TASK INSTRUCTIONS
Your answer must be the exact lines below, starting with the line with "Gierłoż, woj. warmińsko-mazurskie, powiat" and going on through the line with "Via Caracciolo (Napoli)", both included, with no pictures.

┌─ DATA RECORDS

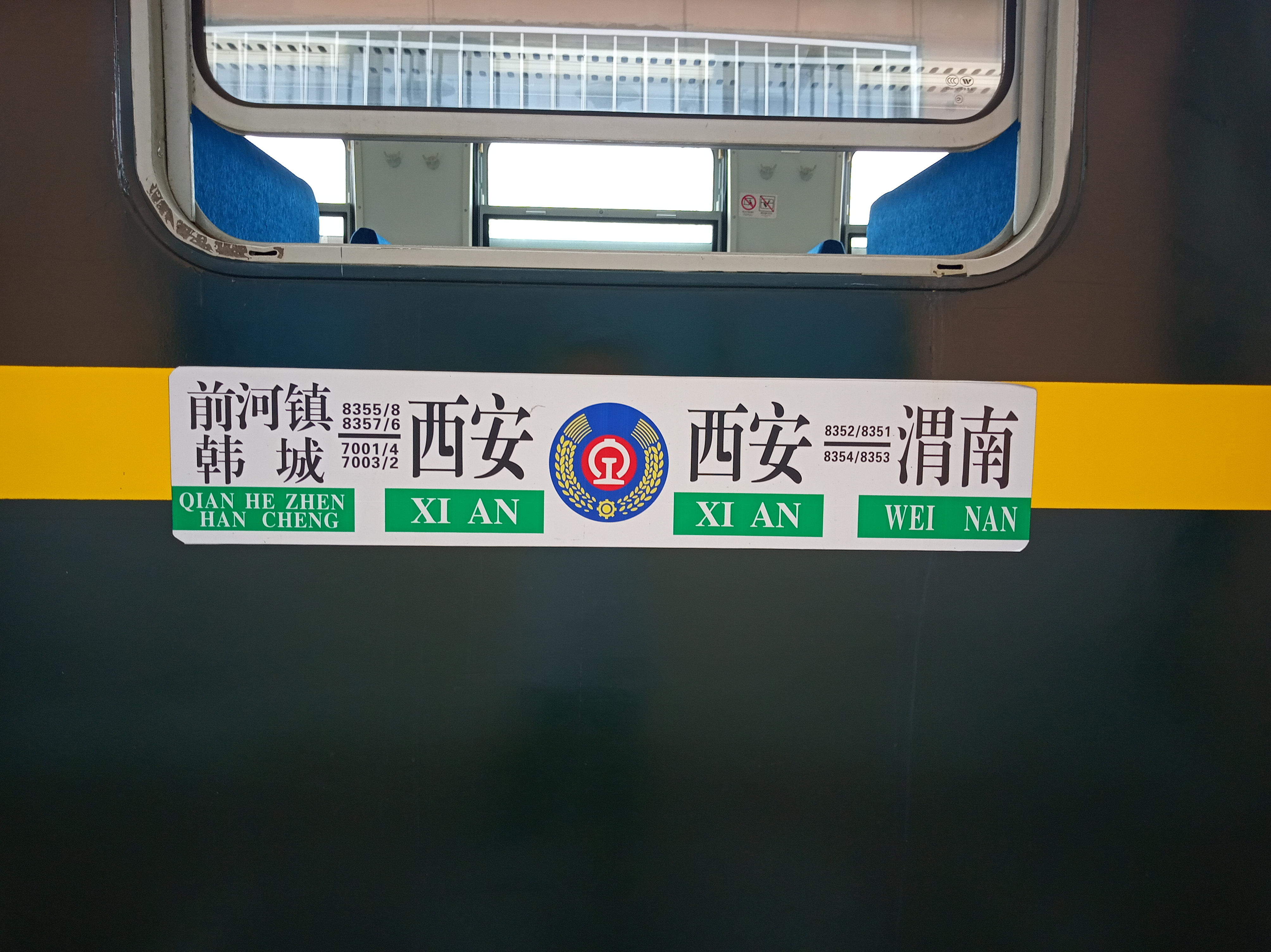 7001套跑水牌，在咸阳站
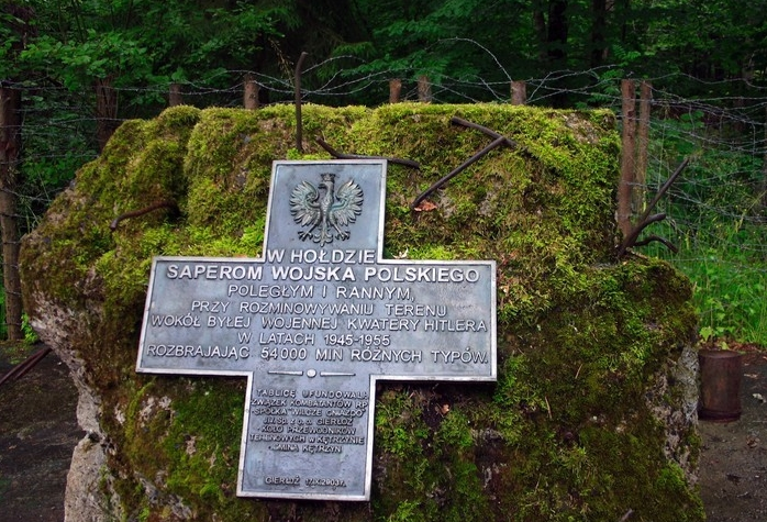 Gierłoż, woj. warmińsko-mazurskie, powiat kętrzyński, gmina Kętrzyn - Wilczy Szaniec
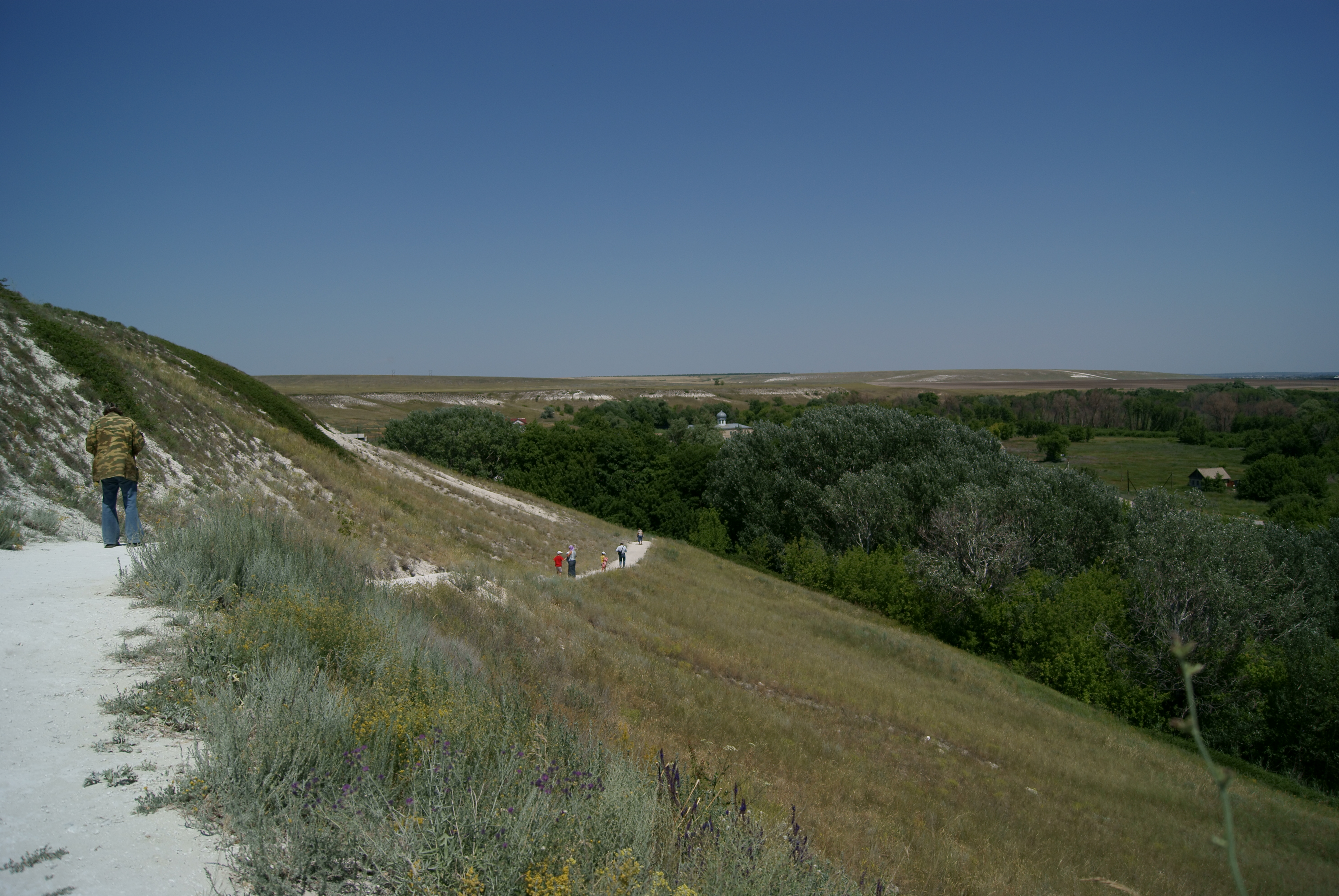 Белогорский Свято-Троицкий Каменнобродский монастырь, Ольховский район This image is related to the protected area of Russia number 3410318
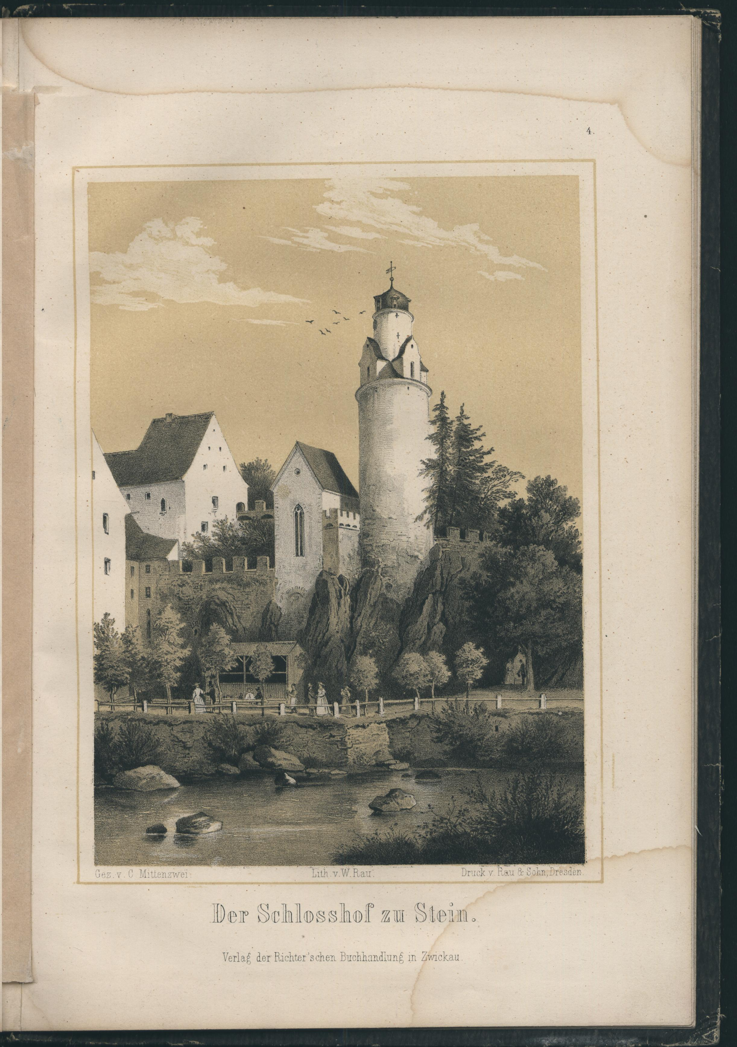 Seite aus: Album der Obererzgebirgischen Staats-Eisenbahn
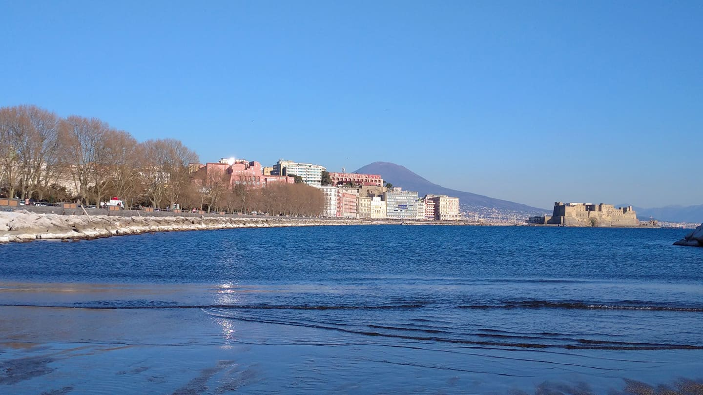 Via Caracciolo (Napoli)
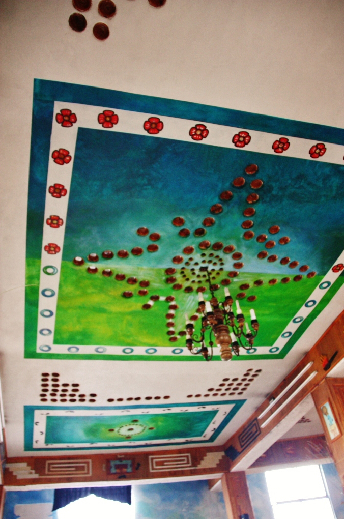 La Barca de la Fé, Templo Parroquial de San Andrés Buenavista, Tlaxco, Tlaxcala, México
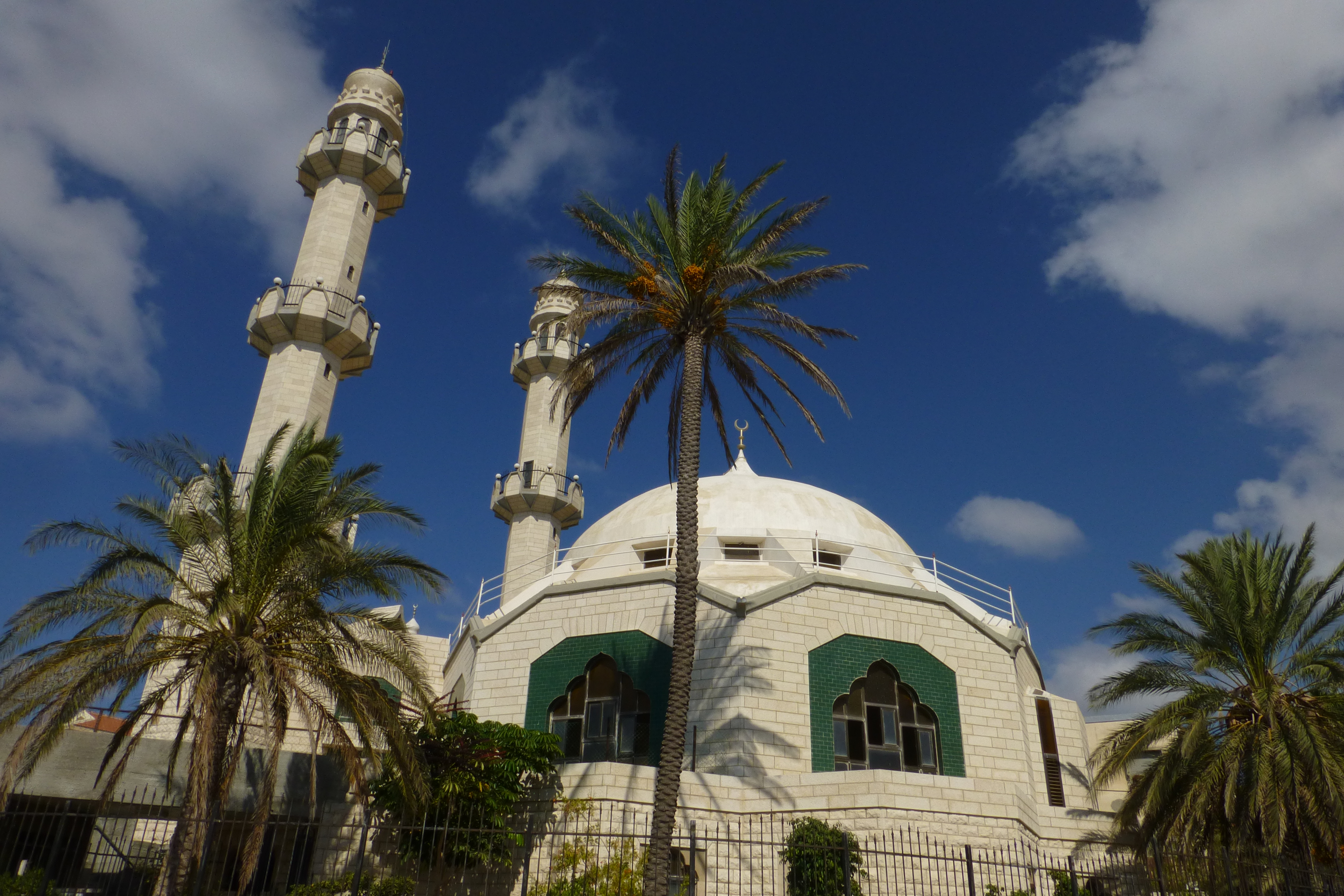 מסגד סיידנא מחמוד בשכונת כבביר בחיפה. מסגד זה משתייך לפלג האחמדים שנוסד בהודו ומטיף לנאורות, שלום ואהבה לאחר.
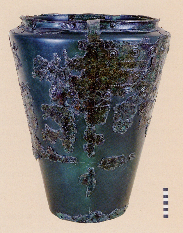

└─

ANSWER SPACE
 Gierłoż, woj. warmińsko-mazurskie, powiat kętrzyński, gmina Kętrzyn - Wilczy Szaniec
 Белогорский Свято-Троицкий Каменнобродский монастырь, Ольховский район This image is related to the protected area of Russia number 3410318
 Seite aus: Album der Obererzgebirgischen Staats-Eisenbahn
 Via Caracciolo (Napoli)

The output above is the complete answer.